Search code examples
c#substringstring-matchingmemorystream

Get substring from MemoryStream without converting entire stream to string


I would like to be able to efficiently get a substring from a MemoryStream (that originally comes from a xml file in a zip). Currently, I read the entire MemoryStream to a string and then search for the start and end tags of the xml node I desire. This works fine but the text file may be very large so I would like to avoid converting the entire MemoryStream into a string and instead just extract the desired section of xml text directly from the stream.
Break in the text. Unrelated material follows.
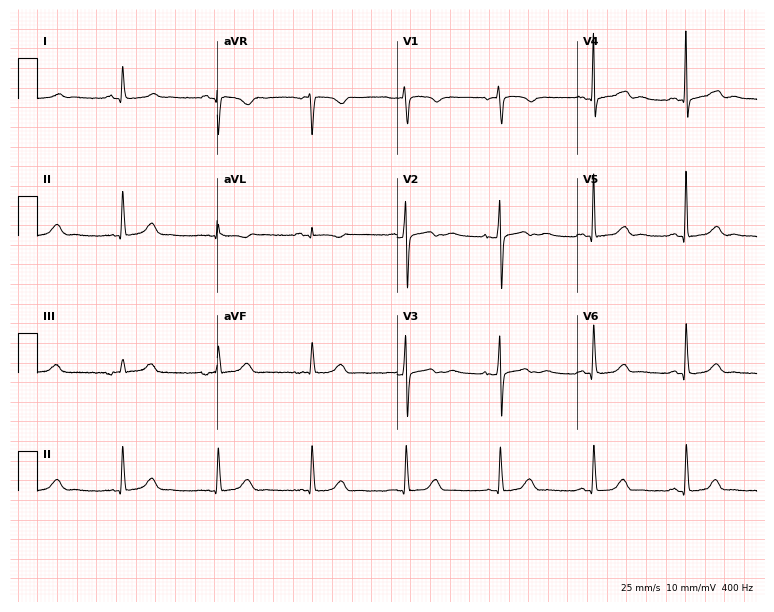
ECG (7.3-second recording at 400 Hz) — a 63-year-old female patient. Labelled as a normal ECG.

What is the best way to go about this?

string xmlText;
using (var zip = ZipFile.Read(zipFileName))
{
    var ze = zip[zipPath];
    using (var ms = new MemoryStream())
    {
        ze.Extract(ms);
        ms.Position = 0;
        using(var sr = new StreamReader(ms))
        {
            xmlText = sr.ReadToEnd();
        }
    }
}

string startTag = "<someTag>";
string endTag = "</someTag>";
int startIndex = xmlText.IndexOf(startTag, StringComparison.Ordinal);
int endIndex = xmlText.IndexOf(endTag, startIndex, StringComparison.Ordinal) + endTag.Length - 1;
xmlText = xmlText.Substring(startIndex, endIndex - startIndex + 1);

Solution

  • If your file is a valid xml file then you should be able to use a XmlReader to avoid loading the entire file into memory

    string xmlText;
    using (var zip = ZipFile.Read(zipFileName))
    {
        var ze = zip[zipPath];
        using (var ms = new MemoryStream())
        {
            ze.Extract(ms);
            ms.Position = 0;
            using (var xml = XmlReader.Create(ms))
            {
                if(xml.ReadToFollowing("someTag"))
                {
                    xmlText = xml.ReadInnerXml();
                }
                else
                {
                    // <someTag> not found
                }
            }
        }
    }
    

    You'll likely want to catch potential exceptions if the file is not valid xml.